Передышка и впрямь оказалась короткой. Вновь разгорелись упорные бои на наших оборонительных рубежах. Тяжелая, если не критическая, обстановка сложилась на левом фланге Сталинградского фронта. 62-я армия генерала Лопатина нанесла по врагу чувствительный удар, но и сама была зажата с трех сторон и теперь вела бои, чтобы выйти из окружения. Что касается главных сил армии, то после решительной схватки с врагом они вышли на восточный берег Дона и заняли оборону на внешнем обводе.

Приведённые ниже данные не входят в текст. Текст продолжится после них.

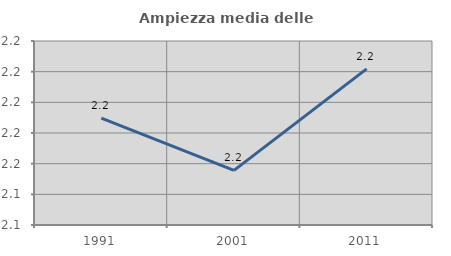
| Category | Ampiezza media delle famiglie |
|---|---|
| 1991.0 | 2.19 |
| 2001.0 | 2.156 |
| 2011.0 | 2.222 |
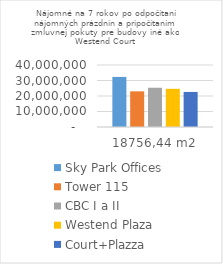
| Category | Sky Park Offices | Tower 115 | CBC I a II | Westend Plaza | Court+Plazza |
|---|---|---|---|---|---|
| 18756,44 m2 | 32313708.77 | 22998653.39 | 25322937.898 | 24630338.96 | 22625024.85 |
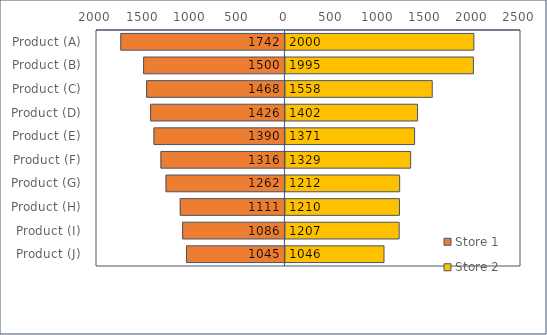
| Category | Store 1 | Store 2 |
|---|---|---|
| Product (A)  | -1742 | 2000 |
| Product (B)  | -1500 | 1995 |
| Product (C)  | -1468 | 1558 |
| Product (D)  | -1426 | 1402 |
| Product (E)  | -1390 | 1371 |
| Product (F)  | -1316 | 1329 |
| Product (G)  | -1262 | 1212 |
| Product (H)  | -1111 | 1210 |
| Product (I)  | -1086 | 1207 |
| Product (J)  | -1045 | 1046 |

Командарм генерал Лопатин, обычно спокойный и уверенный в себе, на этот раз не мог скрыть охватившей его тревоги: противник накапливает силы и вот-вот ринется в атаку. Что оставалось делать Лопатину? Он связался со штабом фронта и попросил помочь армии резервами, заявив генералу Еременко, что армия понесла большие потери, а немцы готовятся к новому удару.
— Я не уверен, товарищ Первый, что мы выстоим.
— Без паники, командарм! — осадил его генерал Еременко.
— Дайте нам хотя бы одну стрелковую дивизию, чтобы поставить ее в заслон, — слышался в телефонной трубке басовитый голос Лопатина.